X_reduced = feature_preselection(
    X,
    threshold_percentile=20,  # remove bottom 20% by variance
)

LargeScaleAlignment

from metbit import LargeScaleAlignment

aligner = LargeScaleAlignment(memory_limit_gb=8.0)
aligned = aligner.fit_transform(spectra_df)

Interactive Dash Applications

Four local Dash applications ship with metbit for browser-based exploration. All run locally - no data is uploaded to external servers.

from metbit.apps import stocsy_app, opls_app, pca_app, spectra_app

# Launch STOCSY explorer
stocsy_app(X=spectra_df, ppm=ppm, port=8050)

# Launch OPLS-DA explorer
opls_app(model=model, port=8051)

Apps operate on the same Python objects used in scripted analysis, so results are always consistent with the command-line workflow.


Performance

Benchmarks measured on Apple M5 Pro, single-threaded C extension, no GPU (minimum of 5 wall-clock repetitions, one warm-up discarded).
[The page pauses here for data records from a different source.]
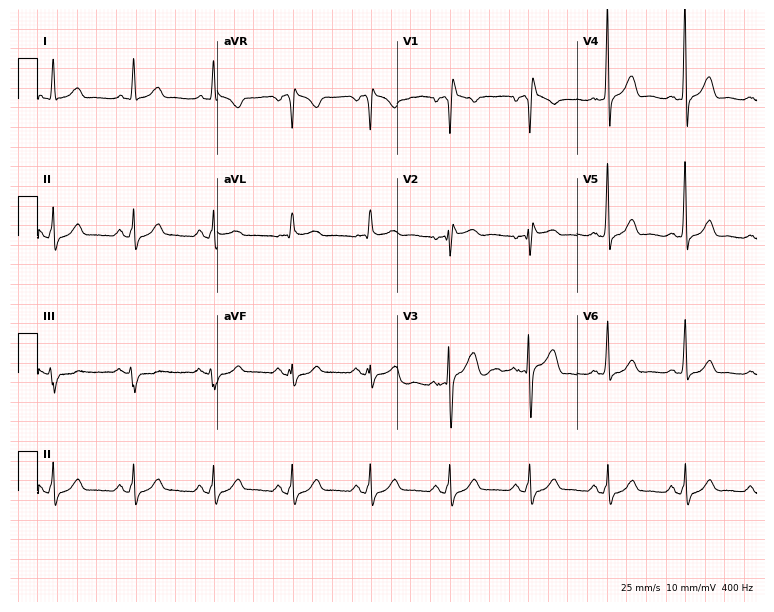
Resting 12-lead electrocardiogram (7.3-second recording at 400 Hz). Patient: a man, 71 years old. The tracing shows right bundle branch block.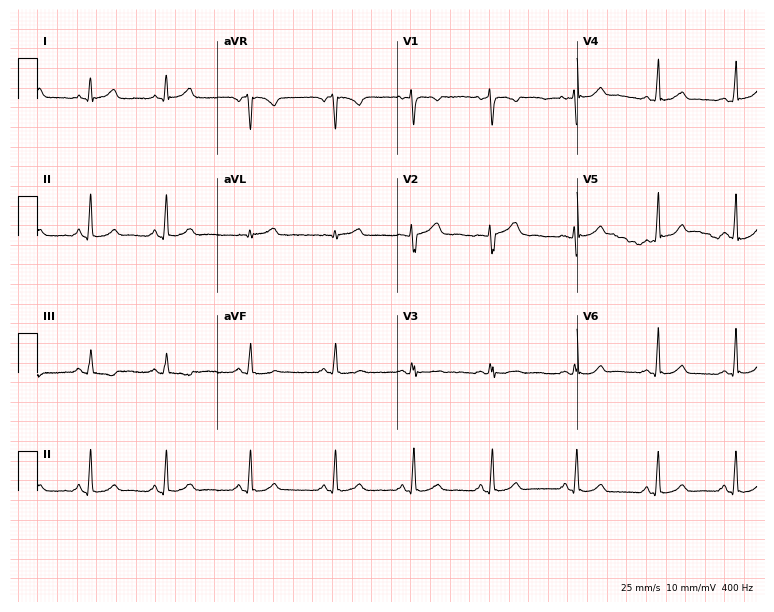
Resting 12-lead electrocardiogram (7.3-second recording at 400 Hz). Patient: a female, 18 years old. Read as a normal ECG.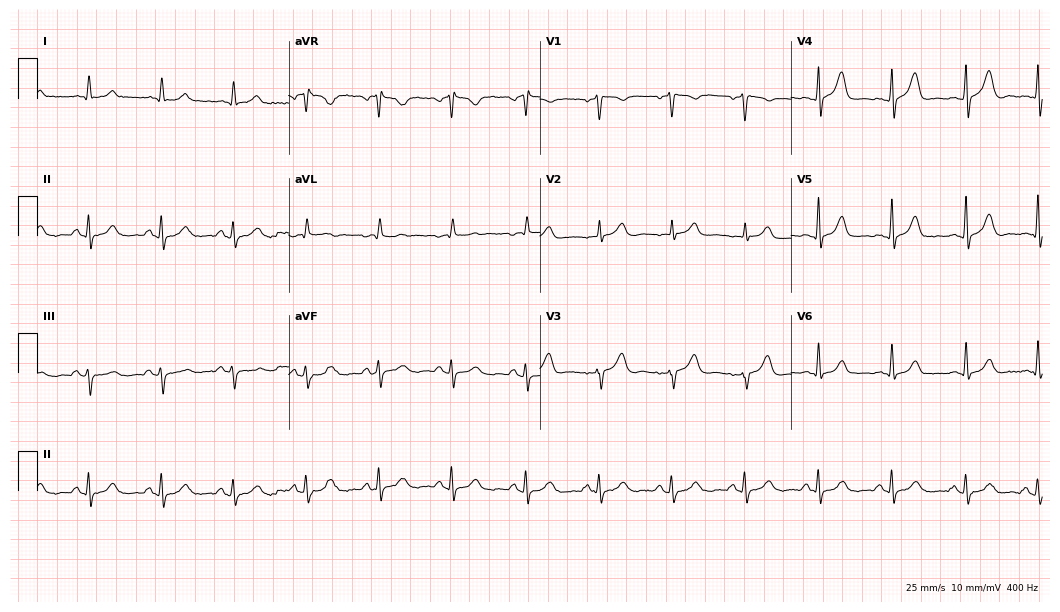
Resting 12-lead electrocardiogram (10.2-second recording at 400 Hz). Patient: a 50-year-old woman. Read as a normal ECG.

Kernel Dataset (n x p) Implementation Speedup Memory reduction
VIP scores 80 x 5,000 C vs Python loop 2,680x -
VIP scores 80 x 5,000 NumPy vec. vs Python loop 817x -
Pearson correlation 500 x 30,000 C vs full-copy NumPy 1.2x 126x
Column variance 500 x 100,000 C float32 vs NumPy 2.0x 251x
ChunkedSTOCSY 100 x 5,000 Chunked vs standard 47x bounded

Reproduce these numbers locally:

python scripts/perf_report.py
# Writes reports/benchmark_results.json and reports/PERFORMANCE.md

Testing

metbit ships with a 305-test suite organized into four collections:

Collection Tests Covers
test_e2e_pipeline.py 44 Full pipeline: preprocessing - OPLS-DA - STOCSY - alignment
test_ab_aa.py 22 Statistical validity: AB (must discriminate), AA (must not discriminate on noise)
test_large_scale.py 23 Backend dispatch, memory efficiency via tracemalloc
test_performance.py 24 Speedup ratios and performance regression guards
# Run full suite
pytest

# Run performance benchmarks
pytest -m perf

# Run without performance tests (faster)
pytest -m "not perf"

Links


License

MIT License. See LICENSE for details.